How to prove that $3^i5^j$ can never be a perfect number?

Question

I need to prove that $3^i5^j$ can never be a perfect number. How do I tackle this problem. I know that a perfect number is a positive number which is equal to the sum of its positive divisors excluding the number itself. But how do I prove that the number $3^i5^j$ is not perfect?

Answer 1

If $p$ is a prime and $p^k$ is a perfect number for some $k \in N$, then $\sigma (p^k)=2p^k$.

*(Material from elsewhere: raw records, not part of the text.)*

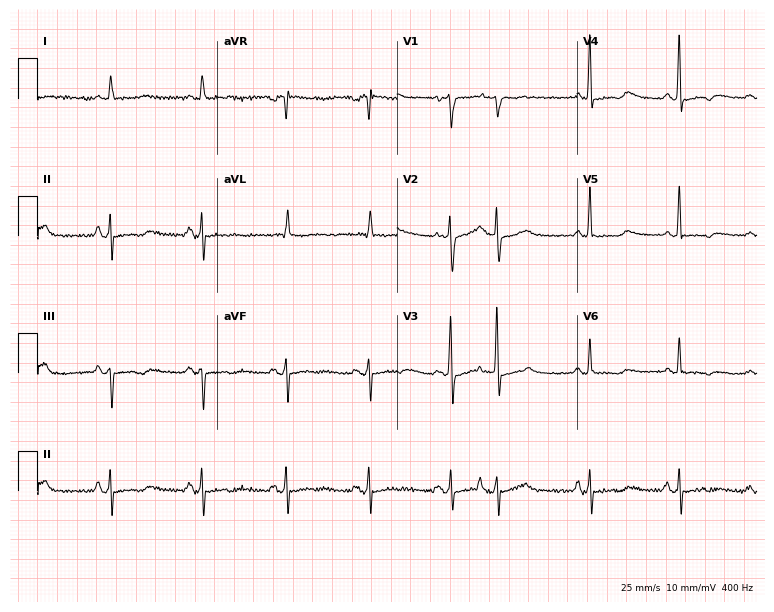
Resting 12-lead electrocardiogram (7.3-second recording at 400 Hz). Patient: a male, 82 years old. None of these six findings is recorded: first-degree AV block, right bundle branch block, left bundle branch block, sinus bradycardia, atrial fibrillation, sinus tachycardia.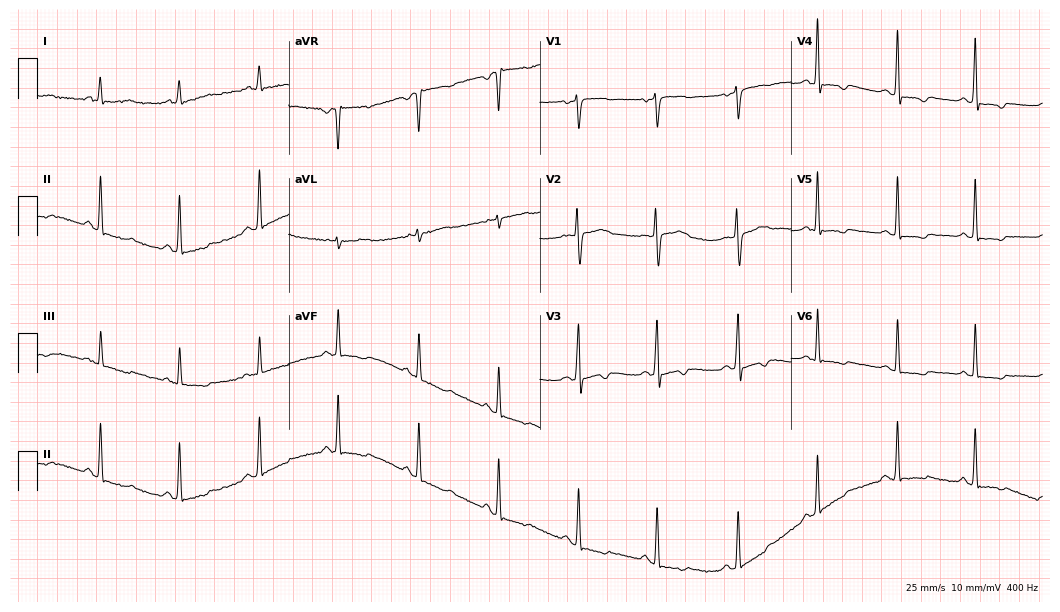
ECG (10.2-second recording at 400 Hz) — a 46-year-old female patient. Screened for six findings — first-degree AV block, right bundle branch block, left bundle branch block, sinus bradycardia, atrial fibrillation, sinus tachycardia — none is recorded.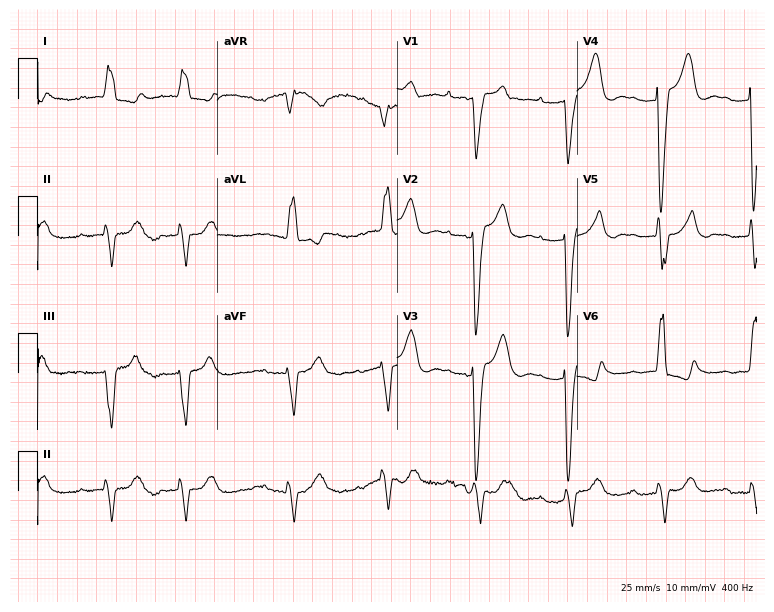
Resting 12-lead electrocardiogram. Patient: a 73-year-old female. The tracing shows first-degree AV block, left bundle branch block (LBBB).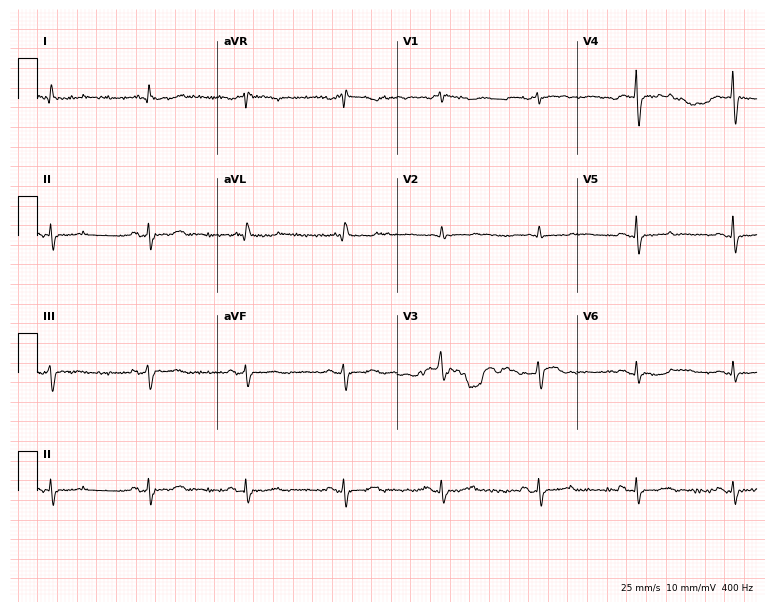
Electrocardiogram, a male patient, 76 years old. Of the six screened findings (first-degree AV block, right bundle branch block (RBBB), left bundle branch block (LBBB), sinus bradycardia, atrial fibrillation (AF), sinus tachycardia), none is recorded. Findings outside these six are not listed.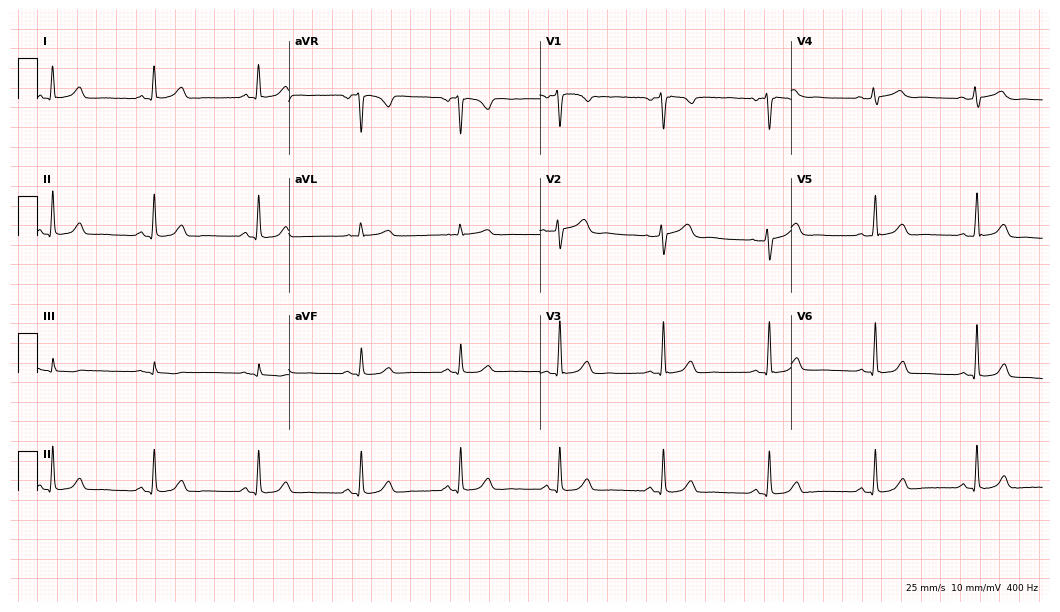
Resting 12-lead electrocardiogram (10.2-second recording at 400 Hz). Patient: a female, 45 years old. Read as a normal ECG.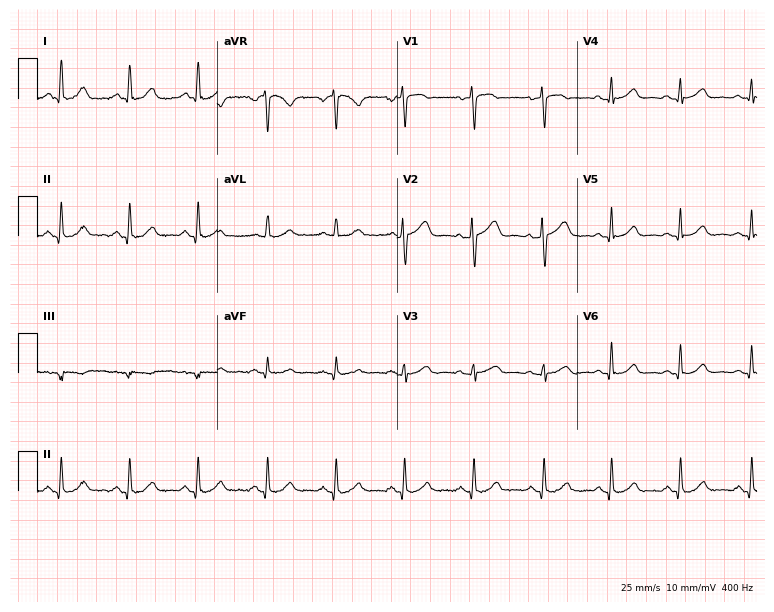
Electrocardiogram, a 48-year-old woman. Overall reading on record: normal ECG.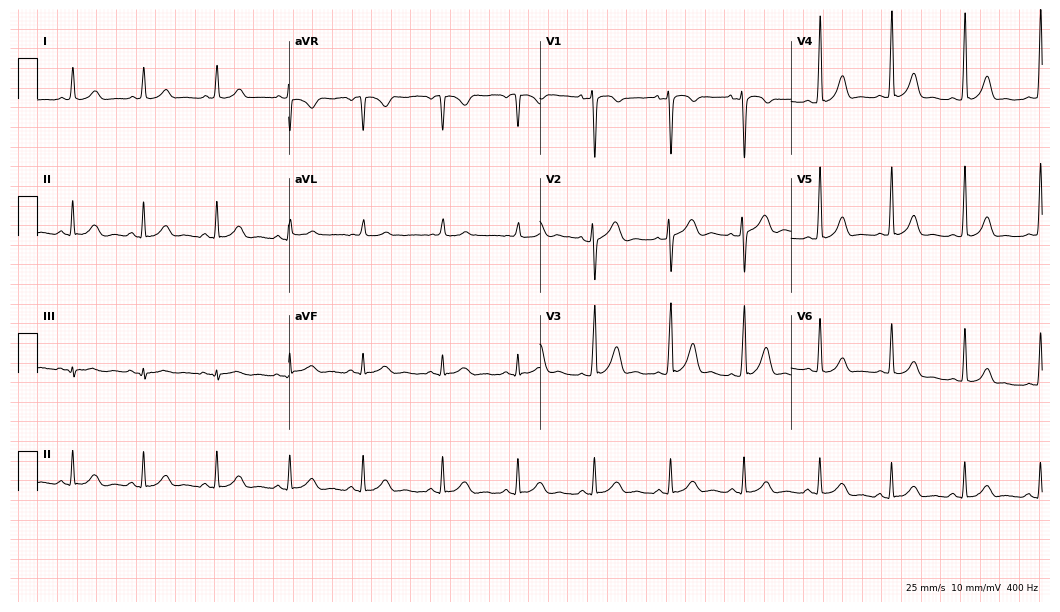
Standard 12-lead ECG recorded from a 28-year-old female. None of these six findings is recorded: first-degree AV block, right bundle branch block (RBBB), left bundle branch block (LBBB), sinus bradycardia, atrial fibrillation (AF), sinus tachycardia.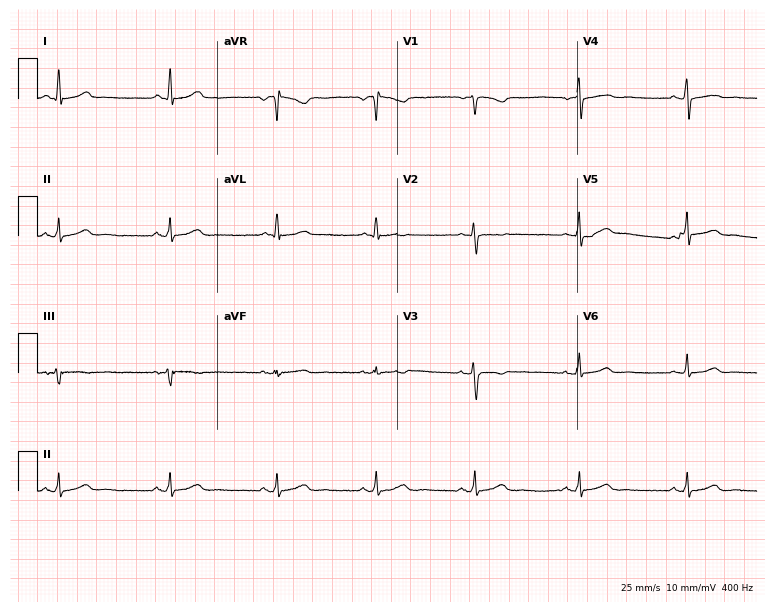
ECG (7.3-second recording at 400 Hz) — a woman, 45 years old. Labelled as a normal ECG.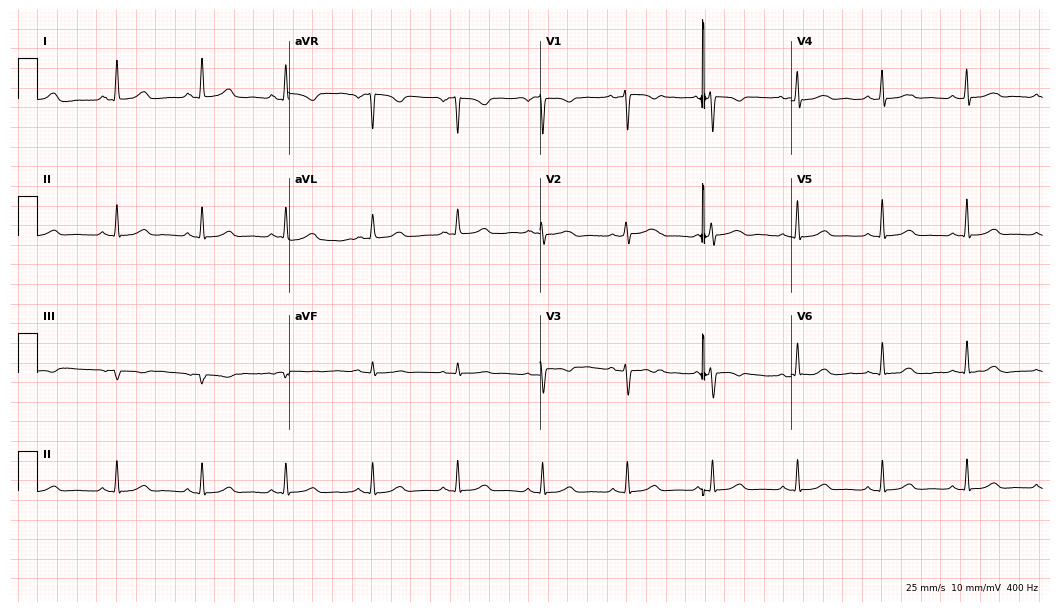
12-lead ECG (10.2-second recording at 400 Hz) from a female, 42 years old. Labelled as a normal ECG.

Also, $\sigma (p^k)=\frac {p^{k+1}-1}{p-1}$.

Therefore, for $3^i5^j$ to be a perfect number, the following,

$(\frac{3^{i+1}-1}{2})(\frac{5^{j+1}-1}{4})=2*3^i5^j$ should be true.

($3^{i+1})(5^{j+1})-3^{i+1}-5^{j+1}+1=16*3^i5^j$

$-3^i5^j=3^{i+1}+5^{j+1}-1$, which is clearly false.

Hence, $3^i5^j$ is not a perfect number.

Answer 2

Hint #1: For $p$ a prime number, you have $$\dfrac{\sigma(p^x)}{p^x} = \dfrac{p^{x+1} - 1}{{p^x}(p - 1)} < \dfrac{p^{x+1}}{{p^x}(p - 1)} = \dfrac{p}{p - 1},$$ where $\sigma(y)$ is the sum of the divisors of $y$.

Hint #2: The $\sigma$ function is multiplicative.